A Networked Internet T.V. would allow the video source to be obtained from any unit on the network - rather than just a single source such as a Digital T.V. Set Top Box . As such it would greatly increase the versatility of the T.V. . All that would be required is a board with a full featured browser and the Domestic Area Network Connection . It would be important that the software on the board be modularised and componentised such that the individual component elements can be loaded from a remote site when updates are required . This would mean that updates can occur with much smaller local memory requirements and at a much faster speed .

Networked Loud Speakers

A Networked Loud Speaker would allow the audio source to be obtained from any unit on the network - rather than just a single source such as a T.V. or a Hi Fi .

Networked Hard Disk Drive

A Networked Hard Disk Drive would allow the user to store files remotely - such as files from a Palm Top . It would also allow these files to be exchanged between computers . Networked Hard Disk Drives allow storage capacity to be easily and cheaply increased . The addition of a SMTP and POP3 server allong with remote HTML based access allows the user to manage email remotely . This allows functions such as email redirection and remote access to be carried out .

Networked Cameras

A Networked Camera allows a site - such as a home or a business - to be viewed remotely . This is a facility currently available . The upgrading of the facility to a Domestic Area Network Connection would further improve it .

Networked Security System

A Networked Security System would allow the user , for example , to remotely monitor and configure the alarm system . As such entry id.'s and access numbers could be remotely specified . The user could be notified by email of any entry or entry attempt .

Hotel Network System

The Retrospective Token Bus Protocol allows Digital T.V. , Digital Audio and Video on Demand to be piped throughout the hotel . Further it allows the connection of telephones , computers and facsimile machines to be connected . Digital T.V. can be connected in using IGMP but for purposes of speed and easier handling a direct connection of data streams would be preferable . Similarly Video on Demand - video juke boxes ( DVD stacks ) .

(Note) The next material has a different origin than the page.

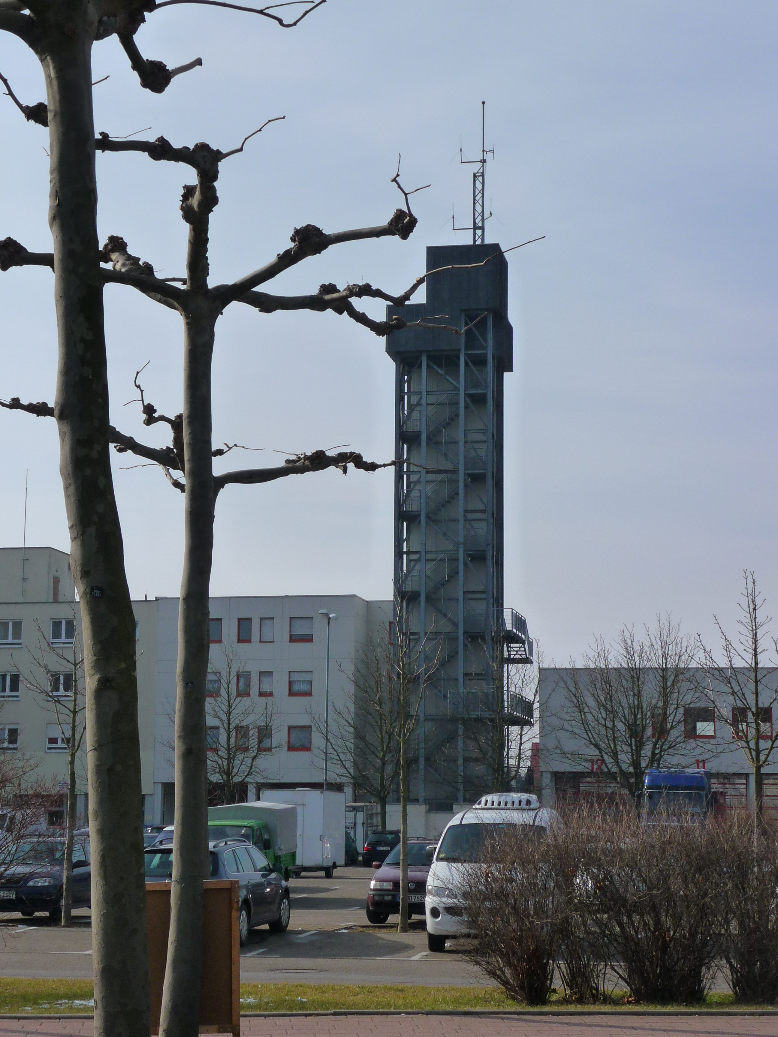 Schlauchturm der Feuerwehr in Schwetzingen am Neuen Messplatz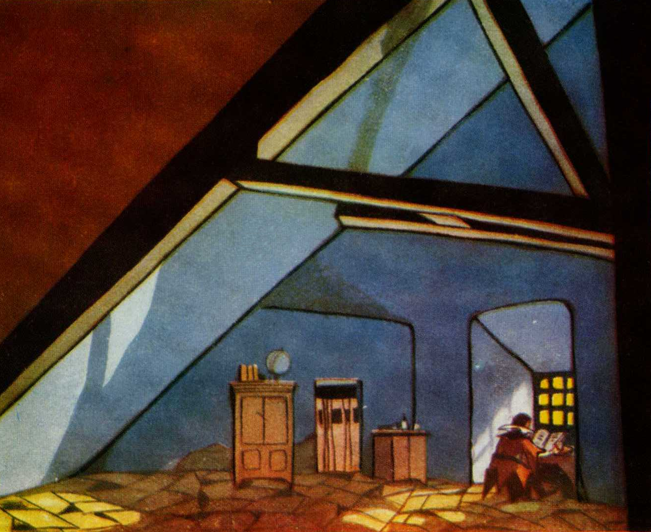 La poussière de Soleils tableau 18

Digital T.V. and Video on Demand would be piped with all programs , all languages and all subtitles . Connection to the individual programs ( T.V. and Radio ) , languages and subtitles would be via data stream broadcast address selection .

Video on Demand would be distributed from DVD stacks . Interfaces would be provided for video selection and for setting up the stacks . These can be initially via the front end module . If the system is ultimately set up such that it can operate on the World Wide Web these can be changed to HTML .

A unit would be provided that outputs the T.V. signal , has optional seperate stereo ( or DTS 5.1 ) audio ( optional - would not be initally required ) , has a telephone connection ( optional - would not be initally required ) and has infra red and optional wireless network connections . Selection of programs would be via remote control . Display would be via an HTML interface .

There would also be a need for gaming servers .

There would also be the need for gateways ( routers ) to link up the individual floor areas .

A speed of at least 100 Mbs would be needed . It will require re-cabling but this is easily accomplished due to the bussed nature of the network topology .

Further there would be business in tying up the hotel into local area web based information and booking sites .